Debt servicing obligations represent another major challenge associated with external borrowing. Debt servicing involves repayment of principal amounts and interest on borrowed funds. Rising debt servicing costs may reduce government expenditure on critical sectors such as education, healthcare, infrastructure, and agriculture. Consequently, external debt may negatively affect economic growth if not properly managed (Iyoha, 2014).

The Nigerian government established the Debt Management Office in 2000 to coordinate debt management activities and ensure sustainability of public debt. The agency is responsible for monitoring debt levels, advising government on borrowing strategies, and ensuring efficient utilization of borrowed funds (DMO, 2016).
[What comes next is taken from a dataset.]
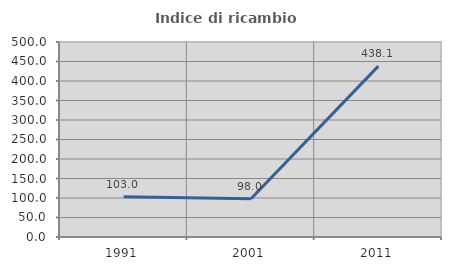
| Category | Indice di ricambio occupazionale  |
|---|---|
| 1991.0 | 103.03 |
| 2001.0 | 97.959 |
| 2011.0 | 438.095 |

Effective debt management is essential for ensuring that external borrowing contributes positively to economic growth. Governments must ensure that borrowed funds are invested in productive projects capable of generating economic returns and improving living standards. Poor debt management and corruption may result in diversion of borrowed funds and reduced developmental impact (Olowe, 2017).

External debt also affects macroeconomic variables such as inflation, exchange rate, interest rates, and investment activities. Excessive debt may discourage private investment due to fears of future tax increases and economic instability. Foreign investors may also lose confidence in economies experiencing high debt burden and fiscal instability (Todaro and Smith, 2015).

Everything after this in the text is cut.